▶ [PROVIDED DATA]
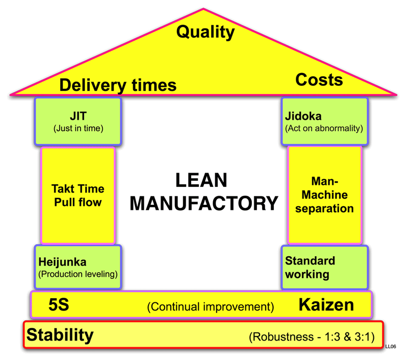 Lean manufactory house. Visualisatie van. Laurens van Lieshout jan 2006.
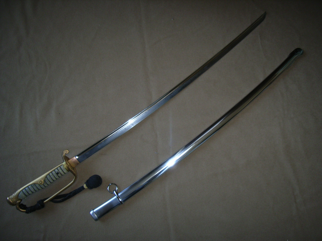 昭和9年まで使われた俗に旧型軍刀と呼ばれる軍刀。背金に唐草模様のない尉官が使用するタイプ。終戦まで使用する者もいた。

---

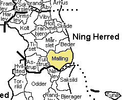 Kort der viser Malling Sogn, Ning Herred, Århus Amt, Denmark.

▶ [PROBLEM TO SOLVE]
Print exactly the lines above that run from the one with "Lean manufactory house." down to the one with "昭和9年まで使われた俗に旧型", and omit the pictures.

▶ [ANSWER FOR THE TASK]
 Lean manufactory house. Visualisatie van. Laurens van Lieshout jan 2006.
 昭和9年まで使われた俗に旧型軍刀と呼ばれる軍刀。背金に唐草模様のない尉官が使用するタイプ。終戦まで使用する者もいた。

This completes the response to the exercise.